Currency Updates:
AUD/USD The post-RBA gains faded in Europe as traders focused more on China’s non-mfg PMI miss and broad based USD strength. Europe slid the pair from above 0.9340 towards 0.9325 into NY’s open. NY pressed the pair lower as the recent US yield slip abated and the USD remained firm. The pair got another push to the downside after US non-Mfg PMI came in well above f/c and at the highest reading since 2005. AUD/USD went on to hit a 0.9294 low. Little bounce was seen as risk sentiment was sour due to soft US equity mkts. Late in the day the pair sat just above 0.9300. There is little in the way of data to drive the pair overnight. Some impact might be felt off NZ jobs data due to AUD/NZD moves but AUD traders have most of their focus on the Oz jobs and RBA’s SOMP due later this week. IF results of those events are bearish for AUD, the pair should clear last week’s low. Once cleared bears target 0.9182/0.9203 where the 200-DMA, 38.2 Fib of 0.8660-0.9505 and May low sit. Day/week RSIs are biased down and won’t impede bears if they decide to take the pair lower.

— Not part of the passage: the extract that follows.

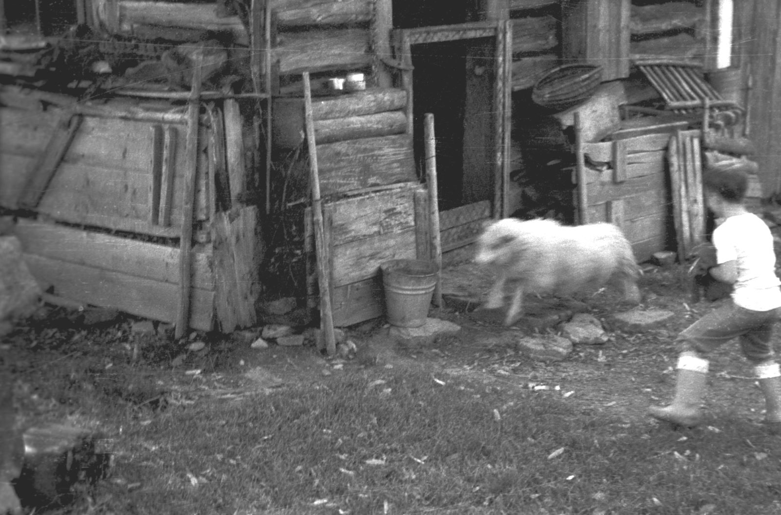 Kiczora (Poland) - "zagaty"
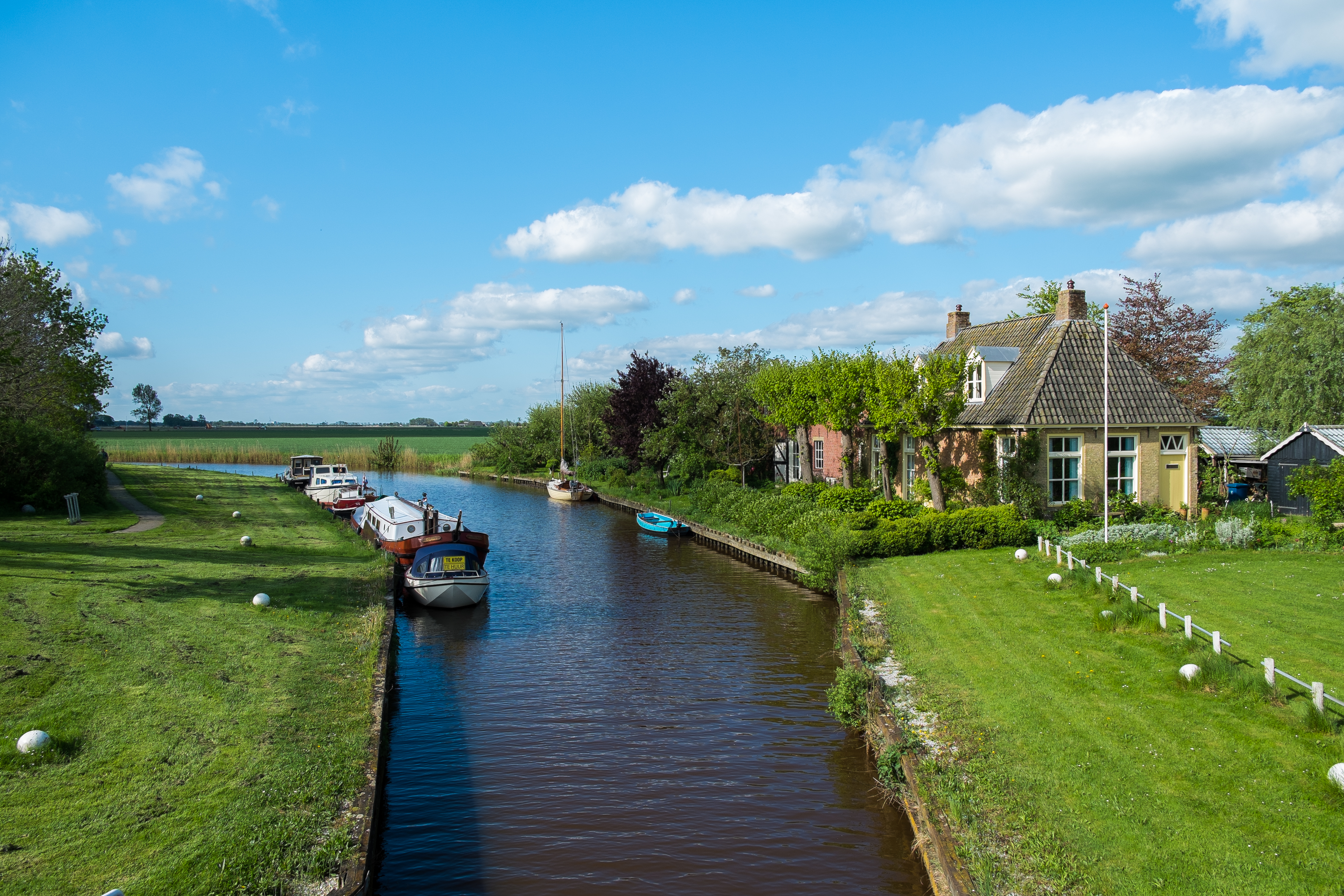 De Lauwers ten zuiden van de oude sluis van Munnekezijl. Links Het Eiland of De Schans; een gesloopt deel van Munnekezijl, dat nu een recreatieve functie heeft.

EUR/USD Above f/c EZ services PMIs & above f/c retail sales results were ignored by Europe as broad based USD strength prevailed. A sharp sell-off saw RM bids into the 1.3400 area filled & the pair slip towards 1.3690 into NY’s open. Recent US bond yield weakness wasn’t evident in early NY & the USD stayed generally bid. EUR/USD’s slide pushed further in NY & accelerated after US non-Mfg PMI came in above forecasts (highest since 2005). Bond yields rallied, USD/JPY spiked up to 102.93 & EUR/USD hit a 1.3358 low. Profit taking from spec names & 1.3350 barrier protective bids halted the slide. Risk sentiment soured quickly in NY’s afternoon as equity mkts tanked & US yields gave back some earlier gains. EUR/USD rebounded off the low just a bit to sit near 1.3375 late in the day. The new trend low keeps the bearish bias intact as do day/week RSIs providing negative momentum. Bears feel confident and that is evidenced by their selling ahead of the ECB Thurs. Should Draghi up the dove talk bears will press further. 1.3295/1.3317 (Nov low, weekly cloud base) are then targeted.

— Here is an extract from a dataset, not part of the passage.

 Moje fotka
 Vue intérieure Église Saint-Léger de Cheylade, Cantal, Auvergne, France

USD/JPY USDJPY followed bond yields on a roundtrip route that ended with the pair essentially flat on the day. The early stock and yield (and USDJPY)bounce faded as Europe continued to underperform global equity markets, with the broad Eurostoxx index dipping into negative territory YTD. Amidst some talk of renewed Ukraine tension, the Dow Industrials then followed suit (negative YTD) as wider credit and lower commodities weighed on risk sentiment. Macroeconomically, the market is still inclined to sell Yen as falling JGB yields and some second guessing from the BOJ sets up a scenario where investors will start looking for another easing in October. But during the NorAm time zone the USDJPY trades as an interest rate derivative to the exclusion of nearly everything else. Support is still clustered nearby with the trendline (102.40), the 200 hma (102.32) and the 200 dma (102.22).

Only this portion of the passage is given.